There are cases where integers are used as keys such in specifying sector(“10, 20, 30”) or industry(“8940, 1433”). Decide if you want to leave them alone or replace with a text like sectorcode. the same question when you have a code like Energy.
When handling numeric compare values like (32, 32.0, 8, -2) what do they get transformed to? Is it to a text like “comparevalue” or a pattern like ##.## or ##? Is calling out an embedded decimal point meaningful or a distraction? How are negative numbers handled with the minus sign retained or merged into the number representation?
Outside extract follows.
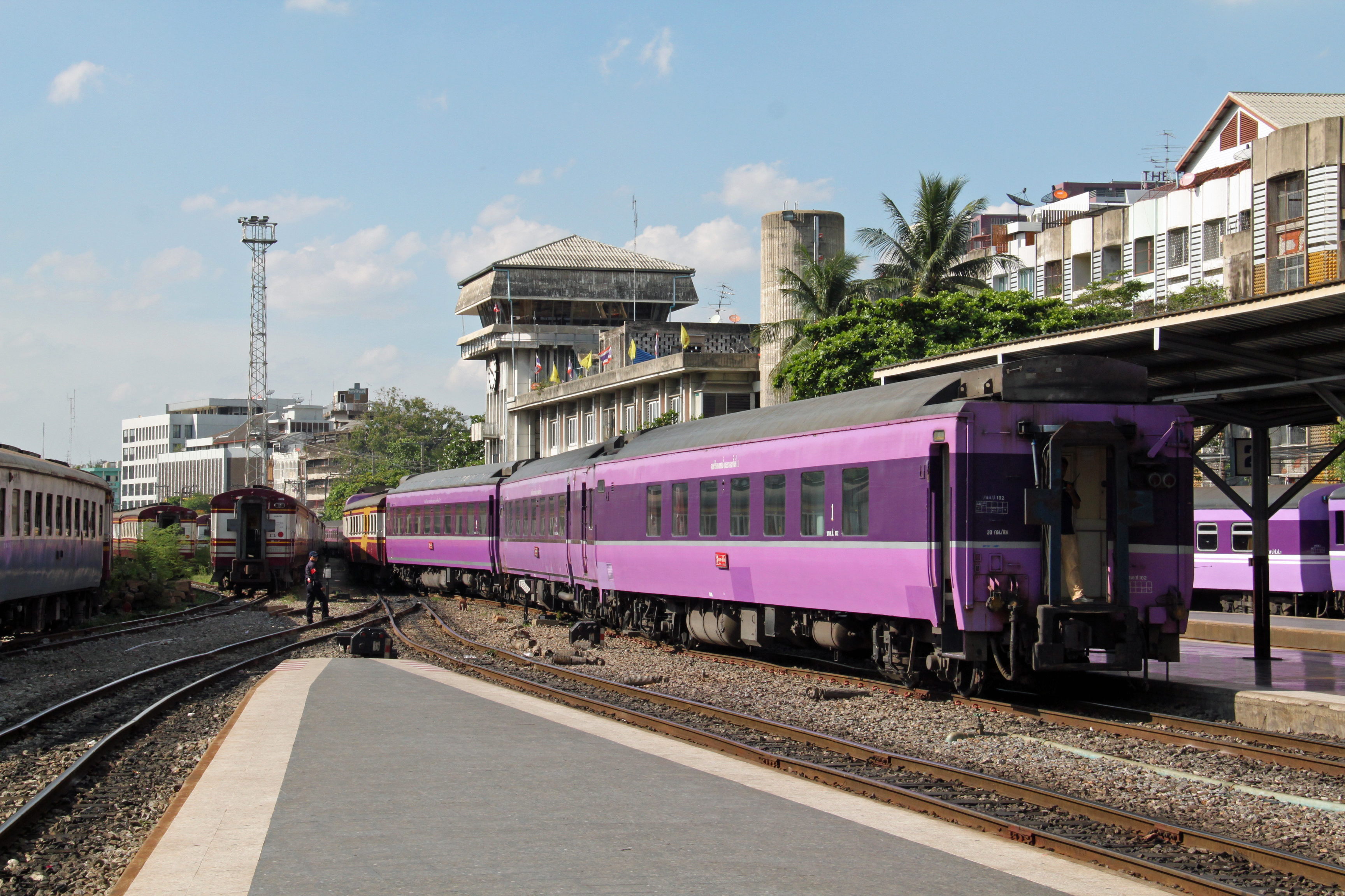 Carriage of Thailand State Railways

I have found using modest negative numbers in compares to be sometimes profitable.

Like I said, a mind dump. Studies have found that data scrubbing can be upwards of 85% of project time. My experience has supported that observation.

Good Luck,

Rich

Jrinne · March 18, 2026, 12:43pm

Natural Language Toolkit has a classifier module. E.g., classify as value etc.

NLTK could be used to code what Yuval has suggested above if you do not want to use Claude for some reason. Claude and other LLMs use things like “attention” that you will not be able to get from most Python programs but you can probably train Python programs like NLTK for this narrow usage.

NLTK has the potential advantage (compared to your present method) of using supervised learning for classification if you do not want to use an LLM for most of this. You still might want to use Claude to create some labelled training data, however.